Sergey's canonical demo tenant is the test case for all five. A fix is "merged" only when the demo tenant passes the success criterion.


10. Appendix — 2026-04-20 Reconciliation Worked Example

Scenario: Sergey's ServiceNow → Entra → Foundry canonical demo. Workload in focus: servicenow-openai-client (Entra SP) and the BR on the ServiceNow side that invokes OpenAI via the Azure gateway. Foundry agent: gpt-nano-for-summary.

Source30-day countTierWhat it measures
Platform UI (Foundry path, rolled up)8APPROXIMATEAggregate evidence-node count on the workload, summed across Foundry summary + Graph-leg trigger evidence. Path-materializer output at authority-path-materializer.ts:289-321.
Azure Monitor TotalCalls (create_completions, gpt-nano-for-summary)7GROUND_TRUTHChat-completion HTTP calls to the deployment. Aggregated 1-minute granularity.
Entra sign-in logs via Graph APIn/aUNAVAILABLEDemo tenant has no P1/P2 license; Graph API returned 403. Status correctly flagged as unavailable_not_enabled.
ServiceNow sys_script_execution_history (raw)21GROUND_TRUTH (of a different thing)BR evaluation traces, including developer/test runs during demo setup. Noisy.
ServiceNow incident table updates (upper bound)14APPROXIMATERecords that could have triggered the BR. Doesn't prove BR ran.

Observations:

  • The 8 vs 7 gap is the best we have ever observed on any connector, any scenario. It is a coincidence: this workload makes exactly one completion per thread, uses no tools, and has one active agent. The real error bound for the thread-as-run proxy is 0.1× to 3×+ in the general case. Do not cite this match as evidence of ~14% accuracy — it does not generalize.
  • 21 in sys_script_execution_history and 14 in incident updates bracket the true "how many times did the BR run" number, which is unknown. sys_audit would give us a specific number in that bracket, HIGH_FIDELITY.
  • Sign-ins absent (n/a) means the Foundry 8 cannot be attributed to servicenow-openai-client.

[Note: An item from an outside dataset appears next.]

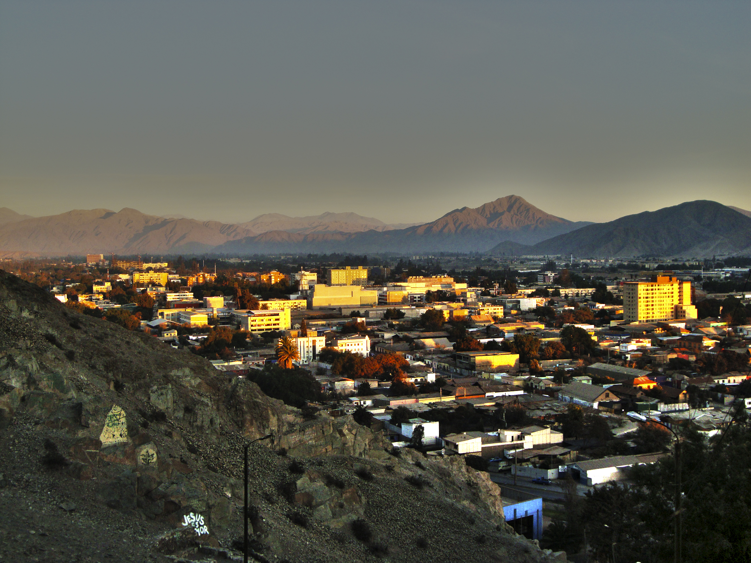 Vista de Copiapó desde el cerro La Cruz.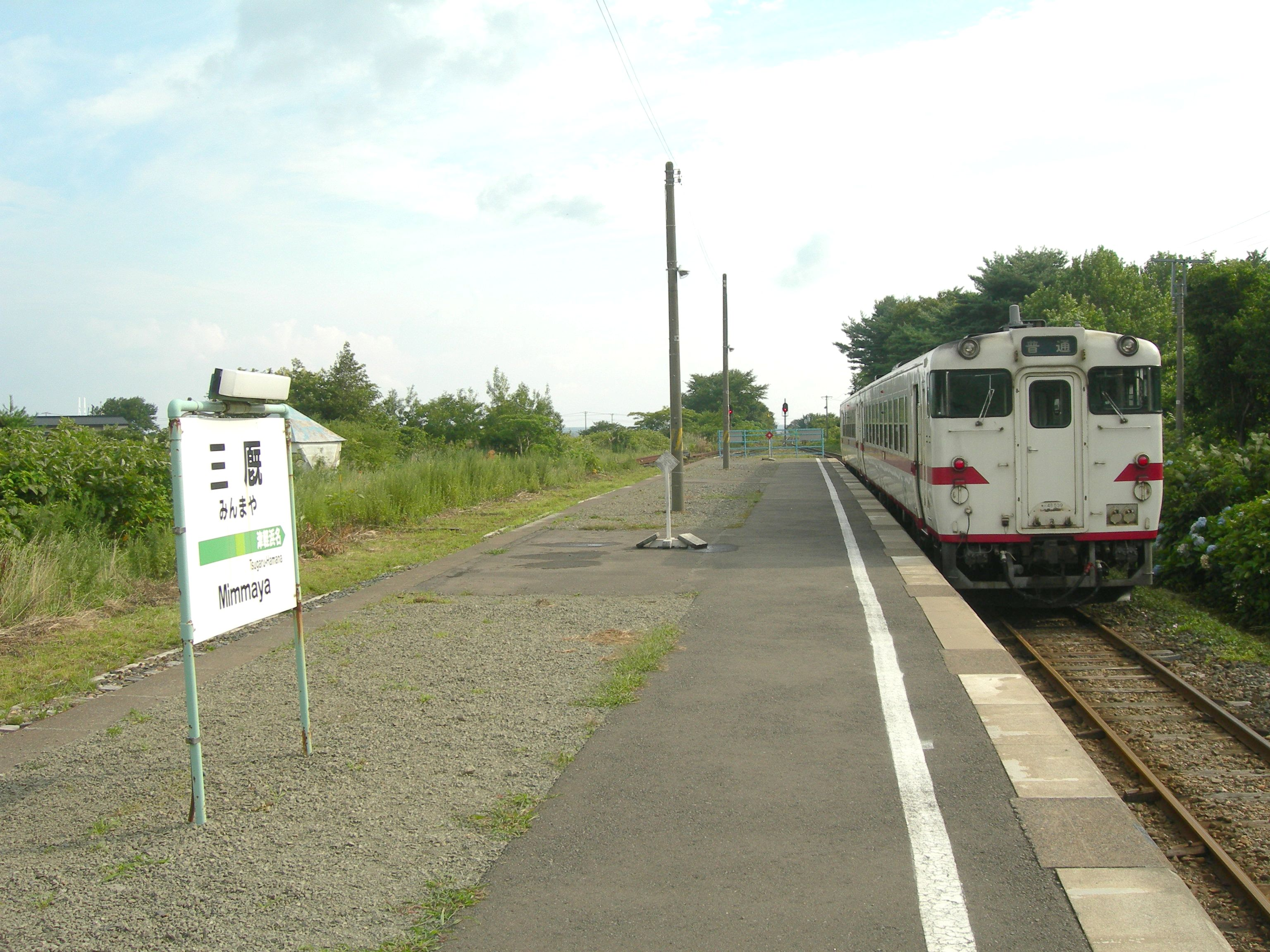 三厩駅ホーム

Attribution is inferred from the structural graph (SP → BR → REST message → Foundry agent), not from runtime evidence.
  • The UI presents Peak Executions 30D = 8 without qualifier. A customer reading that next to their Azure Monitor blade sees 7. The delta is small; the burden is in the explanation, not the match.

Rerun this appendix for any new canonical scenario and store in the scenario's session-notes.